2. Le désir d'être actrice
Mais Marilyn Monroe ne se satisfait pas de cet amour superficiel et de cette gloire qu'elle pressent éphémère. Elle veut qu'on l'aime pour son intelligence, pour son âme, pour son talent d'actrice. La plus grande star du moment se faufile dans les derniers rangs des cours de Lee Strasberg à l'Actors Studio de New York et apprend son métier avec le dévouement appliqué d'une bûcheuse. Avec Sept Ans de réflexion (The Seven Year Itch, Billy Wilder, 1955), elle paraît pourtant continuer à exploiter le sillon charmeur des Hommes préfèrent les blondes. Le film est un immense succès, même si celui-ci trouve peut-être son origine dans un malentendu (la presse utilisa copieusement le plan, absent du film, où sa robe plissée s'enfle comme un parachute sous l'action du déplacement d'air d'une bouche de métro).
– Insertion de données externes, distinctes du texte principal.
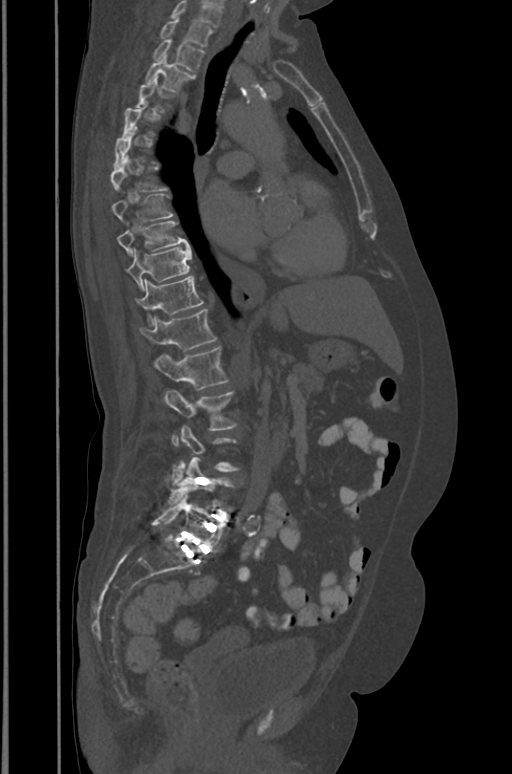

Spine CT — sagittal reformat — 391 mm across the image — bone window — 512x774 px. Coordinates as <box>x1,y1,x2,y2</box>.
A vertebra gets a box only on the slices from the first to the last where its cross-section is at least a third of its largest; on a slice outside that range it gets none.
This scan's labels start at T1 at the top and end at L5 at the bottom.
Vertebra bounding boxes:
- T1: <box>160,18,212,47</box>
- T2: <box>153,39,205,71</box>
- T3: <box>145,56,194,91</box>
- T5: <box>122,103,146,141</box>
- T7: <box>110,166,165,191</box>
- T8: <box>111,193,173,220</box>
- T9: <box>116,221,189,254</box>
- T10: <box>126,245,192,289</box>
- T11: <box>135,276,203,322</box>
- T12: <box>140,308,216,351</box>
- L1: <box>153,347,228,389</box>
- L2: <box>164,390,236,436</box>
- L3: <box>173,426,237,482</box>
- L4: <box>168,457,232,504</box>
- L5: <box>152,490,224,552</box>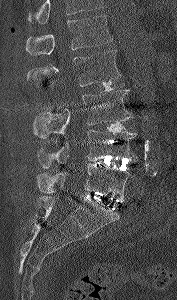 CT spine · sagittal view · 177x300 px

Where the top of the scan cuts through a vertebra, that vertebra gets no label or box.
<vertebrae><v name="L1" x1="26" y1="15" x2="113" y2="55"/><v name="L2" x1="27" y1="50" x2="121" y2="86"/><v name="L3" x1="34" y1="90" x2="132" y2="138"/><v name="L4" x1="36" y1="130" x2="136" y2="168"/><v name="L5" x1="37" y1="163" x2="133" y2="199"/></vertebrae>
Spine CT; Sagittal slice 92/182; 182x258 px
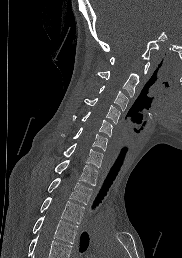

Each vertebra maps to its box as [x1, y1, x2, y2], the pixel coordinates of its top-left and bottom-right corners.
Vertebrae that run past the bottom of the scan are left unlabeled.
{"vertebrae":{"C1":[110,57,149,74],"C2":[96,71,139,97],"C3":[98,85,128,110],"C4":[84,98,120,123],"C5":[73,111,112,136],"C6":[61,127,107,150],"C7":[63,143,103,167],"T1":[54,159,98,185],"T2":[48,177,92,204],"T3":[40,197,84,223],"T4":[32,216,77,243]}}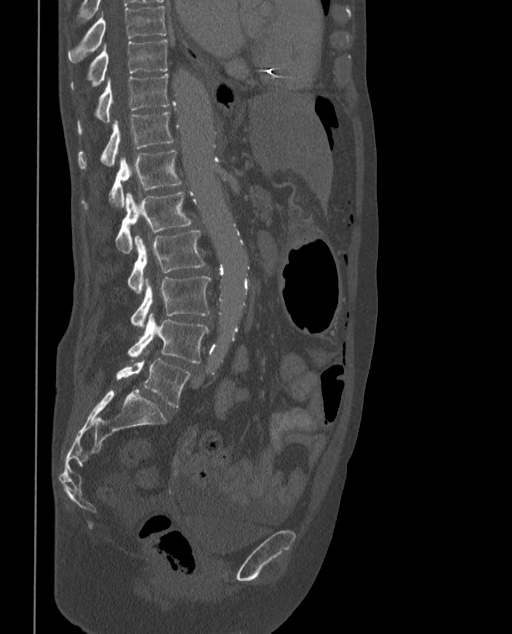
Spine CT. sagittal reformat

Each box given as x1,y1,x2,y2.
The labels name a sixth lumbar vertebra for this spine: L6, after L5.
L6: x1=116, y1=358, x2=191, y2=408
L5: x1=127, y1=313, x2=209, y2=362
L4: x1=130, y1=275, x2=210, y2=326
L3: x1=127, y1=230, x2=205, y2=293
L2: x1=115, y1=191, x2=192, y2=253
L1: x1=81, y1=151, x2=181, y2=210
T12: x1=78, y1=112, x2=173, y2=169
T11: x1=77, y1=74, x2=170, y2=135
T10: x1=70, y1=40, x2=168, y2=89
T9: x1=67, y1=5, x2=169, y2=63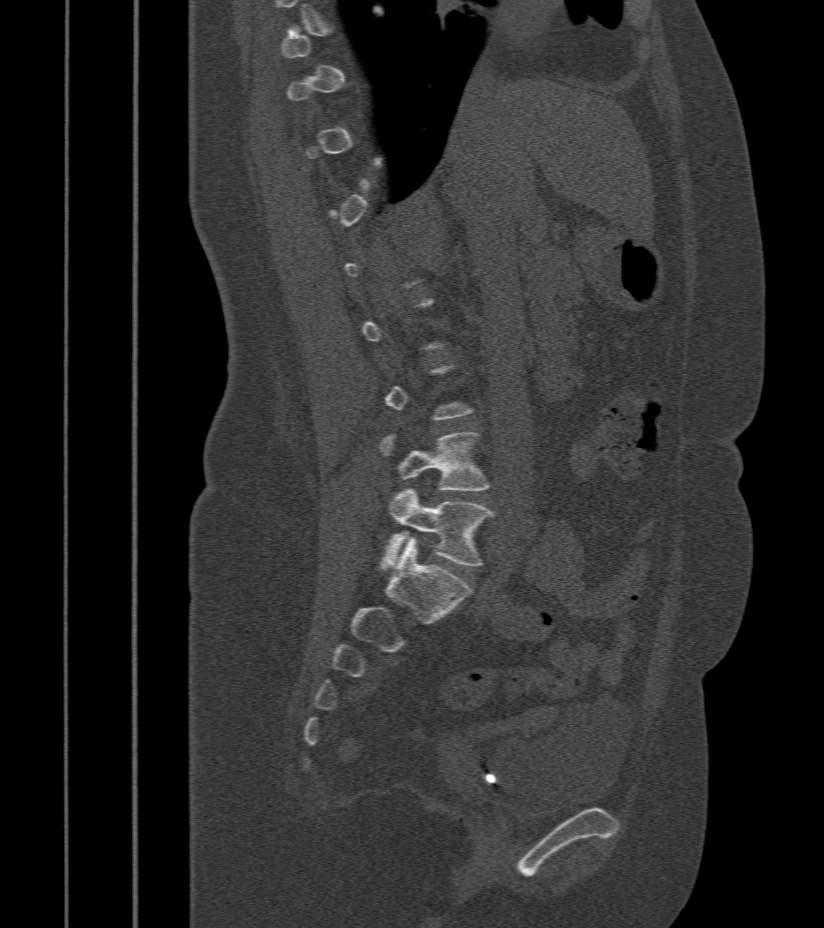
Spine computed tomography — sagittal reformat — Bone window (WL 400, WW 1800). Box edges are left/top/right/bottom in pixels.
Each vertebra is boxed only on the slices from the first to the last where its cross-section reaches a third of its largest, so a slice outside that range leaves it unboxed.
| vertebra | x1 | y1 | x2 | y2 |
|---|---|---|---|---|
| L4 | 380 | 433 | 488 | 490 |
| L5 | 381 | 489 | 493 | 570 |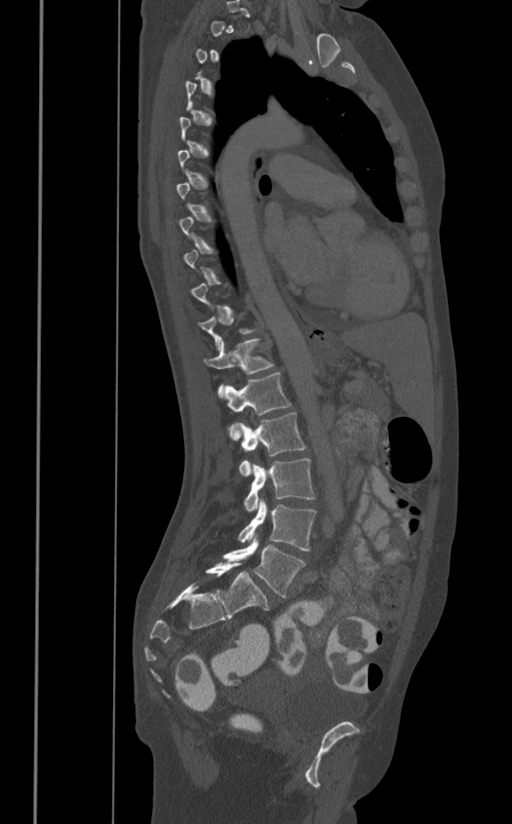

Marilyn Monroe continue à travailler dur, à lire, à apprendre. En 1956, elle épouse l'écrivain Arthur Miller, symbole même de l'intellectuel américain, qui est alors mis au ban par le maccarthysme. C'est afin de prouver son talent d'actrice qu'elle utilise toute son influence pour que la Fox s'assure les droits de la pièce à succès de William Inge, Arrêt d'autobus (Bus Stop, Joshuah Logan, 1956). Le rôle de Chérie, artiste de cabaret minable qui n'a de cesse qu'un cow-boy un peu niais l'aime pour autre chose que ses formes, semble fait pour elle. L'actrice en fait un triomphe : qu'elle se montre avec un maquillage blafard sous les projecteurs violacés du cabaret, ou presque sans maquillage, coincée par une tempête de neige dans une taverne éloigné de tout, c'est bien l'âme du personnage qu'elle réussit à exprimer. Sa gestuelle fébrile, les trémolos de sa voix sont autant les siens que ceux du personnage.
Après avoir prouvé ce qu'elle souhaitait, Marilyn Monroe devient sa propre productrice et s'offre le luxe de se faire diriger par l'illustre Laurence Olivier. Le Prince et la danseuse (The Prince and the Showgirl, 1957) est paradoxalement une bluette, exactement le genre de f […]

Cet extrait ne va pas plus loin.